Every siheyuan faces south. The yards are deep and spacious. The main rooms have back windows that brighten the rooms. People can not be observed upon entering a large siheyuan, because there are more covered corridors than houses. During summer time, green clothes are pasted on windows. Folding windows are installed inside which are folded in day time and unfolded during night. The house owners will set up sheds in their spacious yards. Whenever there is a celebration, guests are invited to sit under the shed. All the main rooms are suite room. The side rooms are for the host to rest or for storage of things. The rooms are cool in summer and worm in winter.
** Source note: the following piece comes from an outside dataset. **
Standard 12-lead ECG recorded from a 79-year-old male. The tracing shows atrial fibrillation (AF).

Beijing’s siheyuan differs from residences in South China. A southerner in Qing Dynasty praised siheyuan as follows: “The houses are high and large; the courtyards are spacious; the buildings are simple and elegant; the plants are luxuriant but well- spaced; there are stoves providing heat in winter, there are sheds offering shades in summer; the structure can be various; the formation are symmetric and harmonious; it is very convenient to live in; inside the siheyuan it is very. quiet.”
Siheyuan provides people quietness in the noisy world. “Sit alone in a late night, I open the window to let in the moon light. A clear air comes front afar that bridges ray heart and carry away my worries. Suddenly I feel so refreshed.”
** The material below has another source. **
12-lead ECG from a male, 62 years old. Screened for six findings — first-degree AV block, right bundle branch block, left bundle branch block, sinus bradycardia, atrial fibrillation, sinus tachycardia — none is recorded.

“I have lived in many of the metropolis of China during the early half of my life. When recalling about them, I feel that the liveliness of shanghai, the vastness of Nanjing, the foul atmosphere of Guangzhou, the disorder of Hanko and Wuchang, the quitness of Qingdao, the elegance of Fuzhou, and the calmness of Hangzhou–all can not match Beijing ‘s classical grandiosity, and sereneness and wonderfulness.”( The Four Seasons in Beijing by Yu Dafu) and the sereneness and wonderfulness mainly come from the special charm of siheyuan.